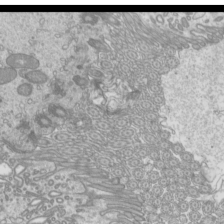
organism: Mouse
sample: Cilia; mouse epididymis
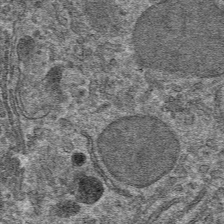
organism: Mouse
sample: Mouse hepatocytes
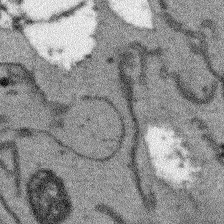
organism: Arabidopsis thaliana
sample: Root tip
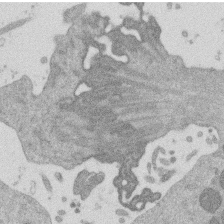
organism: Mouse
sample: Dividing mouse embryo 1 cell stage
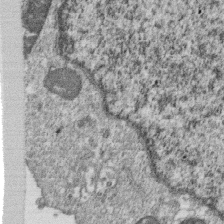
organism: African green monkey
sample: Vero E6 cells infected with SARS-CoV-2
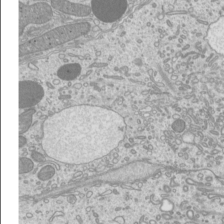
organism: Mouse
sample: Cilia; mouse epididymis
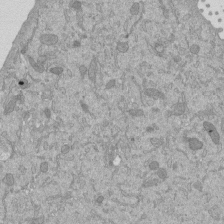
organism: Mouse
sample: ED-1 cell nuclei; centrioles
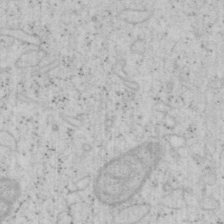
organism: Human
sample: HeLa cells
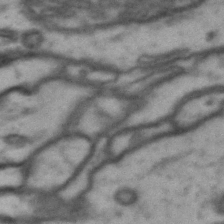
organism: Drosophila
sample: Brain
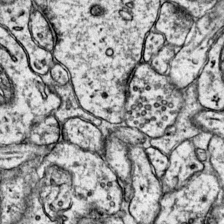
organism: Mouse
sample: Primary visual cortex
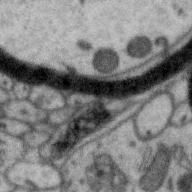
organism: Zebra finch
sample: Brain
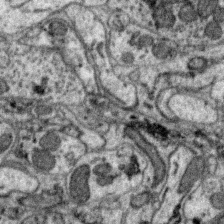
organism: Zebra finch
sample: Brain
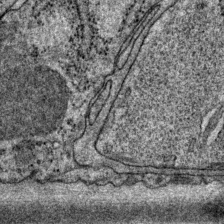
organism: P. pacificus
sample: Pharynx
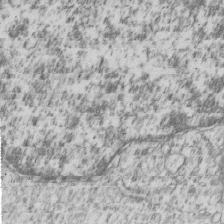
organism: Human
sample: MDA-MB-231 cells
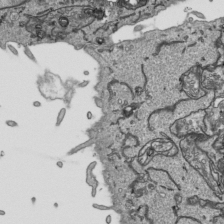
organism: Human
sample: Mitochondria in HCT116 cells
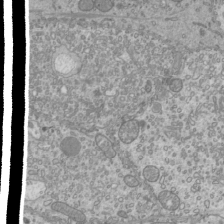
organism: Mouse
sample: Cilia; mouse epididymis
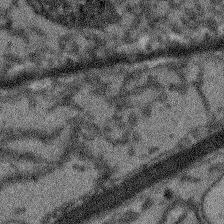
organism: Arabidopsis thaliana
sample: Root tip
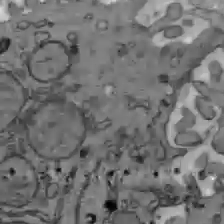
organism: C57BL Mouse
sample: Liver
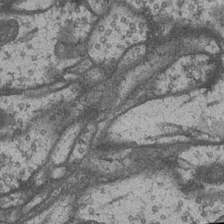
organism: Drosophila
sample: Optic medulla
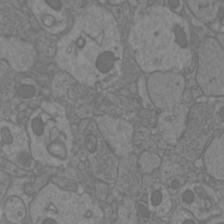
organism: Mouse
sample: Cortical neurons
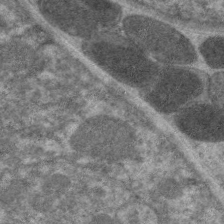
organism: C. elegans
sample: Pharynx
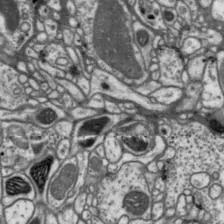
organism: Drosophila
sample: Protocerebral bridge
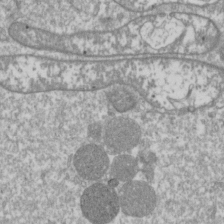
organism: Drosophila
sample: Cell division; meiosis; drosophila spermatocytes
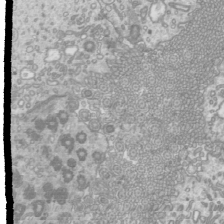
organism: Mouse
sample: Cilia; mouse epididymis
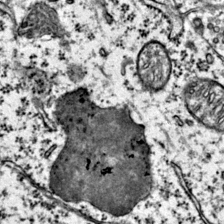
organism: Mouse
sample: Primary visual cortex
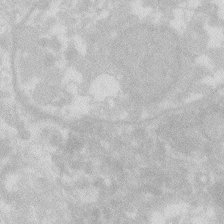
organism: Zebrafish
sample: Macrophage
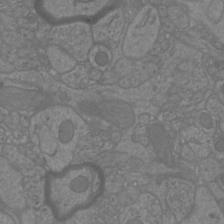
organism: Mouse
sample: Cortical neurons
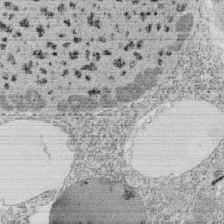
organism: Tetrahymena
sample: Cilia in tetrahymena
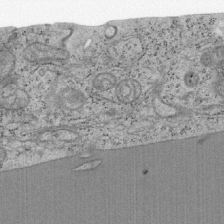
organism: Human
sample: HeLa cells
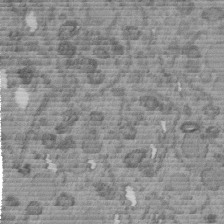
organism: C. elegans
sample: C. elegans embryo early stage
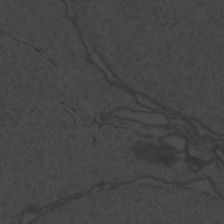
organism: Zebrafish
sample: Macrophage infected with Toxoplasma gondii
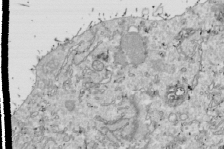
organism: Drosophila
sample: Cell division; meiosis; drosophila spermatocytes
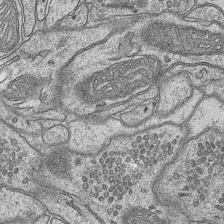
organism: Mouse
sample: CA1 Hippocampus
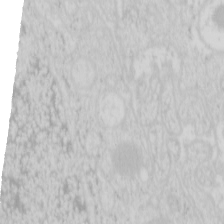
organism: Mouse
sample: Pancreas
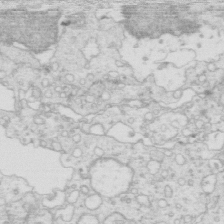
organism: Mouse
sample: Multiciliated cells
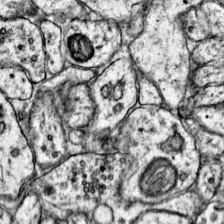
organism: Mouse
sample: Primary visual cortex
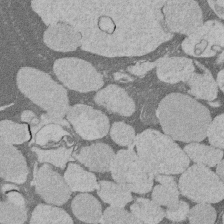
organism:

◇ ◇ ◇ ◇

Aim of the task: In your answer, print the entries above exactly, with the pictures left out.

Solution for this exercise:
organism: Mouse
sample: Cilia; mouse epididymis
organism: Mouse
sample: Mouse hepatocytes
organism: Arabidopsis thaliana
sample: Root tip
organism: Mouse
sample: Dividing mouse embryo 1 cell stage
organism: African green monkey
sample: Vero E6 cells infected with SARS-CoV-2
organism: Mouse
sample: Cilia; mouse epididymis
organism: Mouse
sample: ED-1 cell nuclei; centrioles
organism: Human
sample: HeLa cells
organism: Drosophila
sample: Brain
organism: Mouse
sample: Primary visual cortex
organism: Zebra finch
sample: Brain
organism: Zebra finch
sample: Brain
organism: P. pacificus
sample: Pharynx
organism: Human
sample: MDA-MB-231 cells
organism: Human
sample: Mitochondria in HCT116 cells
organism: Mouse
sample: Cilia; mouse epididymis
organism: Arabidopsis thaliana
sample: Root tip
organism: C57BL Mouse
sample: Liver
organism: Drosophila
sample: Optic medulla
organism: Mouse
sample: Cortical neurons
organism: C. elegans
sample: Pharynx
organism: Drosophila
sample: Protocerebral bridge
organism: Drosophila
sample: Cell division; meiosis; drosophila spermatocytes
organism: Mouse
sample: Cilia; mouse epididymis
organism: Mouse
sample: Primary visual cortex
organism: Zebrafish
sample: Macrophage
organism: Mouse
sample: Cortical neurons
organism: Tetrahymena
sample: Cilia in tetrahymena
organism: Human
sample: HeLa cells
organism: C. elegans
sample: C. elegans embryo early stage
organism: Zebrafish
sample: Macrophage infected with Toxoplasma gondii
organism: Drosophila
sample: Cell division; meiosis; drosophila spermatocytes
organism: Mouse
sample: CA1 Hippocampus
organism: Mouse
sample: Pancreas
organism: Mouse
sample: Multiciliated cells
organism: Mouse
sample: Primary visual cortex
organism:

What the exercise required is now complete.